**Data shown**
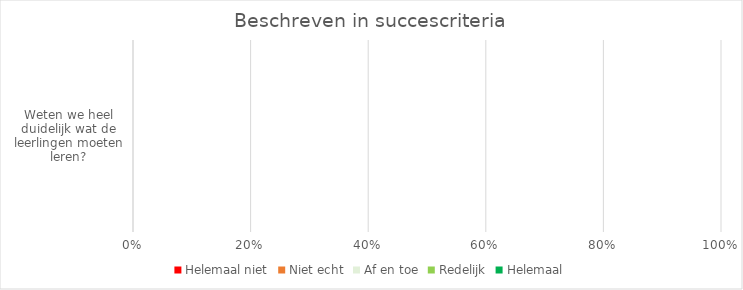
| Category | Helemaal niet | Niet echt | Af en toe | Redelijk | Helemaal |
|---|---|---|---|---|---|
| Weten we heel duidelijk wat de leerlingen moeten leren? | 0 | 0 | 0 | 0 | 0 |
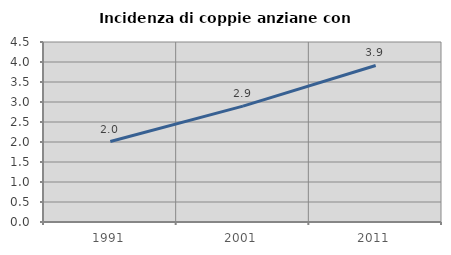
| Category | Incidenza di coppie anziane con figli |
|---|---|
| 1991.0 | 2.011 |
| 2001.0 | 2.896 |
| 2011.0 | 3.914 |
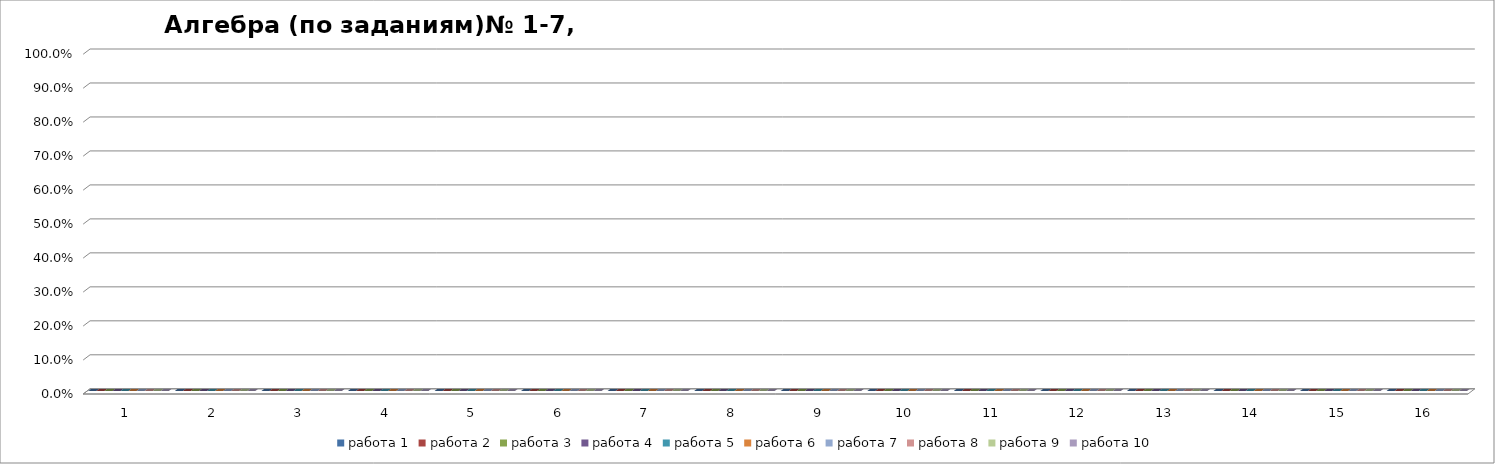
| Category | работа 1 | работа 2 | работа 3 | работа 4 | работа 5 | работа 6 | работа 7 | работа 8 | работа 9 | работа 10 |
|---|---|---|---|---|---|---|---|---|---|---|
| 0 | 0 | 0 | 0 | 0 | 0 | 0 | 0 | 0 | 0 | 0 |
| 1 | 0 | 0 | 0 | 0 | 0 | 0 | 0 | 0 | 0 | 0 |
| 2 | 0 | 0 | 0 | 0 | 0 | 0 | 0 | 0 | 0 | 0 |
| 3 | 0 | 0 | 0 | 0 | 0 | 0 | 0 | 0 | 0 | 0 |
| 4 | 0 | 0 | 0 | 0 | 0 | 0 | 0 | 0 | 0 | 0 |
| 5 | 0 | 0 | 0 | 0 | 0 | 0 | 0 | 0 | 0 | 0 |
| 6 | 0 | 0 | 0 | 0 | 0 | 0 | 0 | 0 | 0 | 0 |
| 7 | 0 | 0 | 0 | 0 | 0 | 0 | 0 | 0 | 0 | 0 |
| 8 | 0 | 0 | 0 | 0 | 0 | 0 | 0 | 0 | 0 | 0 |
| 9 | 0 | 0 | 0 | 0 | 0 | 0 | 0 | 0 | 0 | 0 |
| 10 | 0 | 0 | 0 | 0 | 0 | 0 | 0 | 0 | 0 | 0 |
| 11 | 0 | 0 | 0 | 0 | 0 | 0 | 0 | 0 | 0 | 0 |
| 12 | 0 | 0 | 0 | 0 | 0 | 0 | 0 | 0 | 0 | 0 |
| 13 | 0 | 0 | 0 | 0 | 0 | 0 | 0 | 0 | 0 | 0 |
| 14 | 0 | 0 | 0 | 0 | 0 | 0 | 0 | 0 | 0 | 0 |
| 15 | 0 | 0 | 0 | 0 | 0 | 0 | 0 | 0 | 0 | 0 |

**Required action**
Search the material for the string "Category" and return each line that has it.

**Answer space**
| Category | Helemaal niet | Niet echt | Af en toe | Redelijk | Helemaal |
| Category | Incidenza di coppie anziane con figli |
| Category | работа 1 | работа 2 | работа 3 | работа 4 | работа 5 | работа 6 | работа 7 | работа 8 | работа 9 | работа 10 |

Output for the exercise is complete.